BEGIN Available data

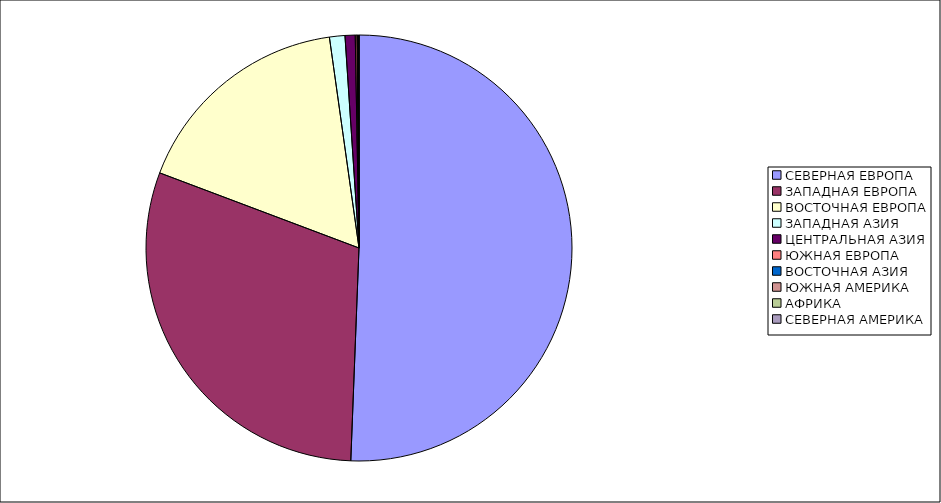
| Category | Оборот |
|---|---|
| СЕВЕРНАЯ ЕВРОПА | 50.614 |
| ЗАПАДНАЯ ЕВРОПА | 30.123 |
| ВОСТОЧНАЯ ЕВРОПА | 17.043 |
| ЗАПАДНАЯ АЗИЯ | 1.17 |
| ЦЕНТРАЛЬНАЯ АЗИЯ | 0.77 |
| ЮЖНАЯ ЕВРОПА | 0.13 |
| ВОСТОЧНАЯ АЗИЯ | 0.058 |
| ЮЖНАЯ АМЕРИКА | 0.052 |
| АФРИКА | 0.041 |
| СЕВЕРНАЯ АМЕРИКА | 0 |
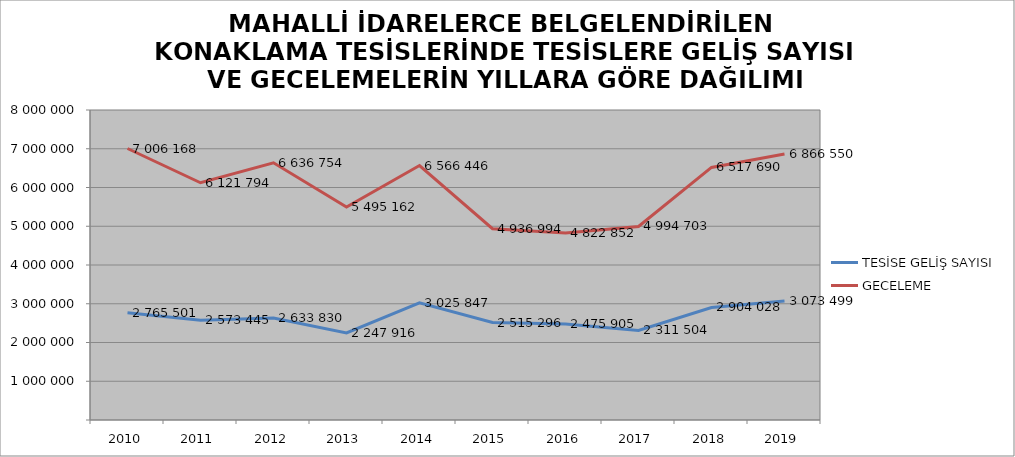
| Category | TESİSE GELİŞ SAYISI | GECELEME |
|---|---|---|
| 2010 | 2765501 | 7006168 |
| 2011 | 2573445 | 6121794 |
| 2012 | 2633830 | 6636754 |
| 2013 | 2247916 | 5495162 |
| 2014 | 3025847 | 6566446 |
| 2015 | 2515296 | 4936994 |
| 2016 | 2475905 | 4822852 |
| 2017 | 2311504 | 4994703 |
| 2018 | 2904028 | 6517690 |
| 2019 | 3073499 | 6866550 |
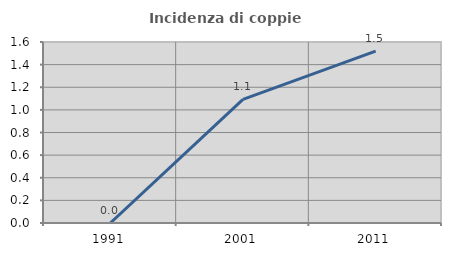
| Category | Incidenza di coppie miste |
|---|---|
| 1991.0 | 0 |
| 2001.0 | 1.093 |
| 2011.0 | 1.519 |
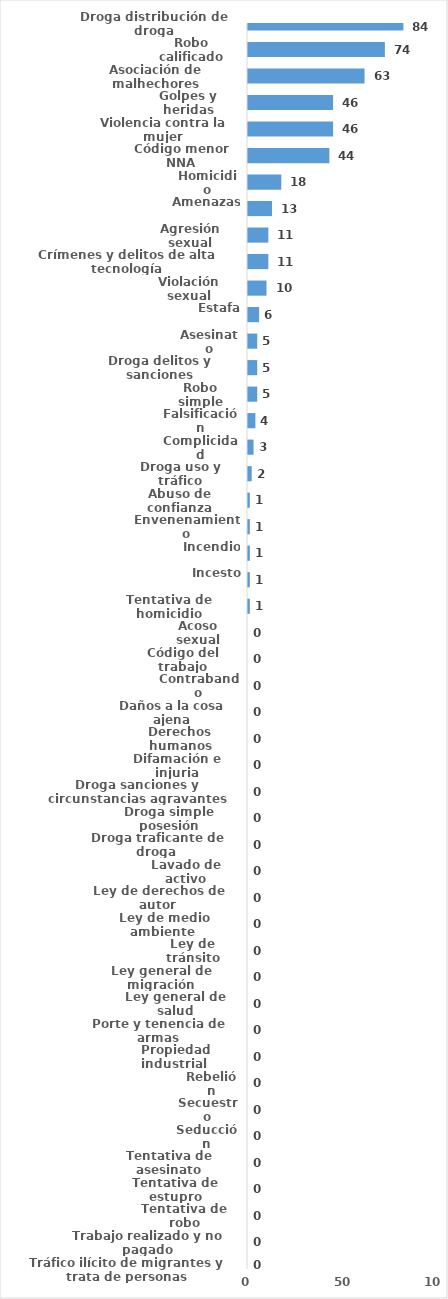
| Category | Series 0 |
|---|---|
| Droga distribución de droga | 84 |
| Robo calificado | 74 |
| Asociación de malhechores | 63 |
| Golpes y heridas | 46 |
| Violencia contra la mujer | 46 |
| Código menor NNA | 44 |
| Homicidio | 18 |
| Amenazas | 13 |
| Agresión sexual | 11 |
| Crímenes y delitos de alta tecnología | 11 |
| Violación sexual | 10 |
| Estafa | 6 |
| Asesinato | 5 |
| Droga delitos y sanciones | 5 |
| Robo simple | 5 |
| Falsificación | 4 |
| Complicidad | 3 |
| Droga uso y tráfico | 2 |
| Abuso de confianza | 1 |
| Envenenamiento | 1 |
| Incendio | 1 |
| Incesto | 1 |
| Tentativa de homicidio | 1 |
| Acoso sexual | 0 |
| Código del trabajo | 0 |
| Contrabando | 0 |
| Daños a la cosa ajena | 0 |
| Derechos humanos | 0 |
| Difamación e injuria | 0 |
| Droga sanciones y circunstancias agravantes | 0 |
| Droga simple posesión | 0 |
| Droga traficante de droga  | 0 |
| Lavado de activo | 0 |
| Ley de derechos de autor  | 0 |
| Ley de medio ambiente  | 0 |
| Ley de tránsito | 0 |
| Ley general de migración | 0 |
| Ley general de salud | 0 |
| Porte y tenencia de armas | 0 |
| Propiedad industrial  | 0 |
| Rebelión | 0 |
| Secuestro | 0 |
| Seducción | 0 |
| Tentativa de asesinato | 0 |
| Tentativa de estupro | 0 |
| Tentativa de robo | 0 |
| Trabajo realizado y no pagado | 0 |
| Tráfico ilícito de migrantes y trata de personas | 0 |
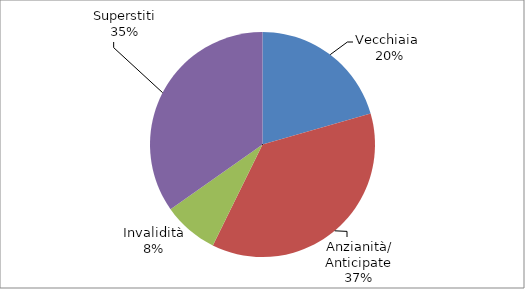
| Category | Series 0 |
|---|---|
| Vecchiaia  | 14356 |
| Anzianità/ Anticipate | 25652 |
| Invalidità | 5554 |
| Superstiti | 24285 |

END Available data
BEGIN Available data

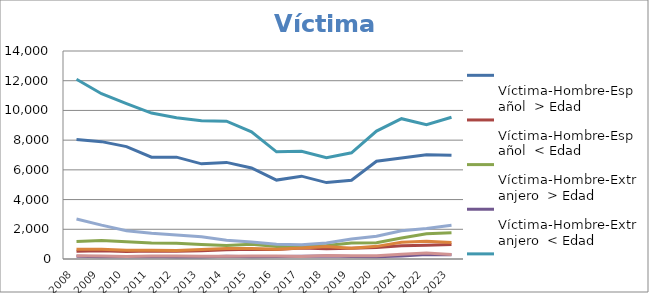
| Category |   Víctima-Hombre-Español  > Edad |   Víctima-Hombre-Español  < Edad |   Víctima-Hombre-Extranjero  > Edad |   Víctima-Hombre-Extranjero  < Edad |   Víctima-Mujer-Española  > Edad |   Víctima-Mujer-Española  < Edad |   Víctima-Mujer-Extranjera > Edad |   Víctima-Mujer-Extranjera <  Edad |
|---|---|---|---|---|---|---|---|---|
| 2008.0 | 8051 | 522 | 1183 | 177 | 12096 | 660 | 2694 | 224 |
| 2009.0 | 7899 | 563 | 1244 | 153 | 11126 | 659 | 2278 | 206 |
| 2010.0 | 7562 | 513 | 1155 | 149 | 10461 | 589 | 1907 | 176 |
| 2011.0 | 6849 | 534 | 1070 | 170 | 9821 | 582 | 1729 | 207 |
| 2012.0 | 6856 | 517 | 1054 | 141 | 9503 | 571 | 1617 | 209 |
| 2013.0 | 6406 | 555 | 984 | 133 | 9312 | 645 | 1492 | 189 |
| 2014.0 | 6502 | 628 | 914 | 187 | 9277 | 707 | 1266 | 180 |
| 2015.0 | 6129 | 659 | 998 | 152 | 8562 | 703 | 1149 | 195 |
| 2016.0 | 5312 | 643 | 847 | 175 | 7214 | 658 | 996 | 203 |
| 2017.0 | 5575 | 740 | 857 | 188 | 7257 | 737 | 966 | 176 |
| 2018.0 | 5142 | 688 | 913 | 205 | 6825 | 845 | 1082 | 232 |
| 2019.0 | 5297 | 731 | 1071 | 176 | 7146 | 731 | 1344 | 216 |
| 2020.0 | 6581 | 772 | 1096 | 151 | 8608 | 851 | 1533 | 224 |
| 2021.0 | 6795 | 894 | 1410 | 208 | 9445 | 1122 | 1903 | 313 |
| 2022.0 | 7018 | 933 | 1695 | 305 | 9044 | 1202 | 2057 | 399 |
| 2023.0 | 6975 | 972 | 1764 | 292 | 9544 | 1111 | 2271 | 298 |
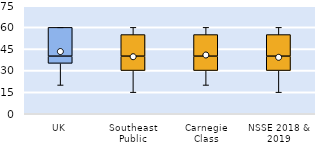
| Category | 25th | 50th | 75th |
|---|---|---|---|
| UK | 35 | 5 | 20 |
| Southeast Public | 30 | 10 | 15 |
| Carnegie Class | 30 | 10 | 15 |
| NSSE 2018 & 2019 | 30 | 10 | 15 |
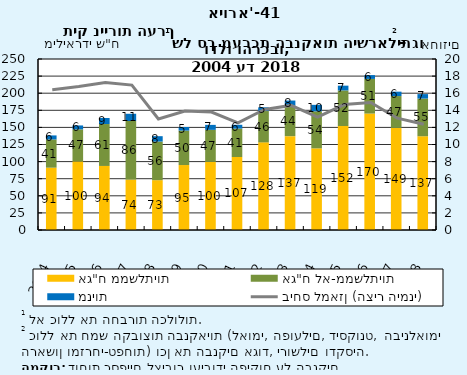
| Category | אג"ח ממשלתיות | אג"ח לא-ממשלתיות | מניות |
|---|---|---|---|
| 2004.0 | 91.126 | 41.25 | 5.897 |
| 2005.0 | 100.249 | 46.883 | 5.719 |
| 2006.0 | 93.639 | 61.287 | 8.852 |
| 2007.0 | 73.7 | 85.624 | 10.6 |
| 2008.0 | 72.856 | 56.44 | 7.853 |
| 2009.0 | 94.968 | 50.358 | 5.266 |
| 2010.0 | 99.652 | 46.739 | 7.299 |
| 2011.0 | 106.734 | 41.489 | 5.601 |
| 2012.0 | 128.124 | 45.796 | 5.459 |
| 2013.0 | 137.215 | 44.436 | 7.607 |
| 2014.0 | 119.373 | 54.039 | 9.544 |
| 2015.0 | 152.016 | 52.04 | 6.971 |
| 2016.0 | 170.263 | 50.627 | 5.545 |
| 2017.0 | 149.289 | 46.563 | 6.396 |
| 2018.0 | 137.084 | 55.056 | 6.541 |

END Available data
BEGIN Available data

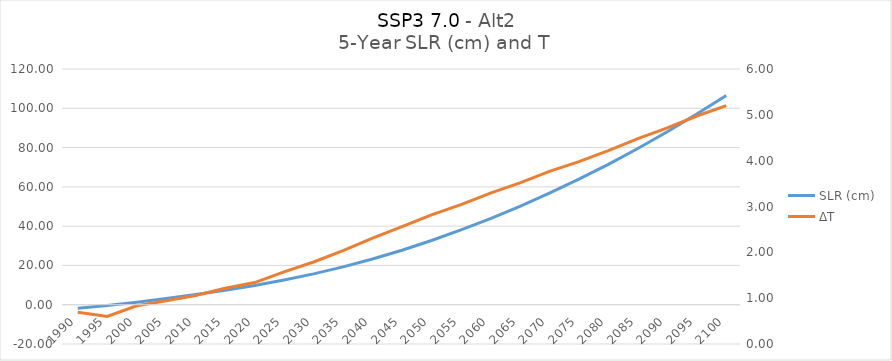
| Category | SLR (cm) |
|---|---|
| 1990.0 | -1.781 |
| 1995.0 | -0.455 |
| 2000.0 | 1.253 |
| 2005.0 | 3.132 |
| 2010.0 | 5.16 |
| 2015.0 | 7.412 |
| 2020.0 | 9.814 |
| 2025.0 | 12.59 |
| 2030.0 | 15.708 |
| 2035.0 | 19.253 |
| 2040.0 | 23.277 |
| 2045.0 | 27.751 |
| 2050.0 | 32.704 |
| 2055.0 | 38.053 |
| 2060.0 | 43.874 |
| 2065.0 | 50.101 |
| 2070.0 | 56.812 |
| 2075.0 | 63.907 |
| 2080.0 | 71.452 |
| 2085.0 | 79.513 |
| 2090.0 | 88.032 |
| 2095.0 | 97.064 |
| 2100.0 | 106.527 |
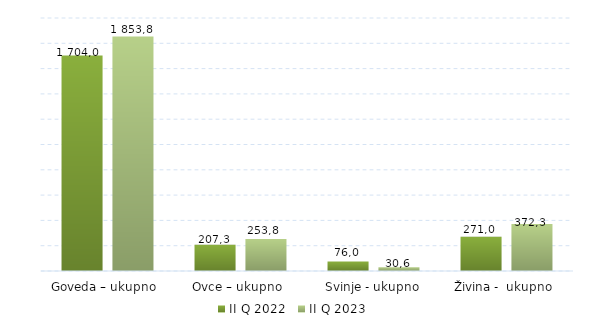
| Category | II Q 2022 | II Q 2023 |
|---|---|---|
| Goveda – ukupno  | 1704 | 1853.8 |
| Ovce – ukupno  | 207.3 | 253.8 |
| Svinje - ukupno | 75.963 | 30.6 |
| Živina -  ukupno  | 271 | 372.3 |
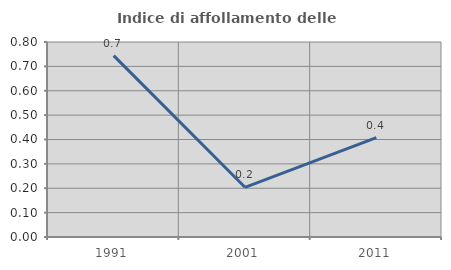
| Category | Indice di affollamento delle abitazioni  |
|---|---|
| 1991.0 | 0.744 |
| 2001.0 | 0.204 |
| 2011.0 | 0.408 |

END Available data

What is required:
What you return must match, character for character, the lines above from the one with "2271 | 298 |" through the one with "לא-ממשלתיות | מניות |", minus any pictures.

Written answer:
| 2023.0 | 6975 | 972 | 1764 | 292 | 9544 | 1111 | 2271 | 298 |
| Category | 25th | 50th | 75th |
|---|---|---|---|
| UK | 35 | 5 | 20 |
| Southeast Public | 30 | 10 | 15 |
| Carnegie Class | 30 | 10 | 15 |
| NSSE 2018 & 2019 | 30 | 10 | 15 |
| Category | אג"ח ממשלתיות | אג"ח לא-ממשלתיות | מניות |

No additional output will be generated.